Furthermore, the military is seeking additional amendments, not granted by this round of legislation, to exempt itself from the Clean Air Act, the Clean Water Act, and other environmental laws. We will likely see these new amendments in next year’s Congress.
“Mr. President, when an endangered species becomes extinct, it is lost forever,” announced Senator James Jeffords (I-VT) on the Senate floor, in voting against the bill. “That is a very serious and eternal consequence of poor, shortsighted environmental policy. National security is more tightly tied to environmental security than many in the Pentagon would acknowledge. We cannot afford to try out a bad policy when the consequences are irrevocable. I am opposed to changing the present requirement that DOD be concerned with both our national security and our environmental health.”
“Both Congress and the Bush administration should be ashamed of themselves,” Phillips says.
Captive Russian orca dies
The first-ever captive Russian orca died less than one month after its capture off the coast of Kamchatka on September 26, 2003. The whale was transported to a Black Sea facility operated by the Utrish Dolphinarium on October 5, and is believed to have died on October 23. The circumstances surrounding the death of the orca, estimated to be six years of age, remain unclear; officials at the Utrish Dolphinarium have not responded to inquiries.
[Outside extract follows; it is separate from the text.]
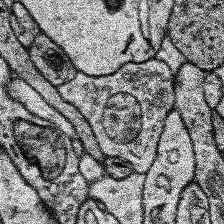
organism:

“It is entirely possible that the female orca died of shock or suffered internal injuries during transportation,” said orca expert Dr. Paul Spong of OrcaLab, a Canadian whale research station. “The Russian method for transporting captive whales, as we’ve seen with belugas, appears to consist of dumping them on the floor of a cargo plane and taking off. There might not even be a layer of foam underneath the body. The huge weight of the whale puts immense pressure on internal organs, so it’s not surprising that injuries and deaths occur.”
“This death is a tragic waste,” says Mark Berman, assistant director of IMMP. “This is an outrage. Orcas belong in the ocean with their families, not in captivity. Captivity kills.”
The government of the Russian Federation issued permits allowing the capture of 10 orcas in Russia’s far eastern waters in 2003.
Polly Strand: an activist’s life
Long time EII supporter Polly Strand, who worked tirelessly for animals, the environment, children, and disenfranchised humans, passed away on November 5. Strand, 68, succumbed to breast cancer, a disease that she had for 16 years. Despite her lengthy illness, Strand continued to tackle injustices as she had done for more than 45 years.
A resident of northern California since 1967, Strand had an influence that was felt nationwide. She is survived by her three children, her grandchildren and great-grandchildren, and her husband.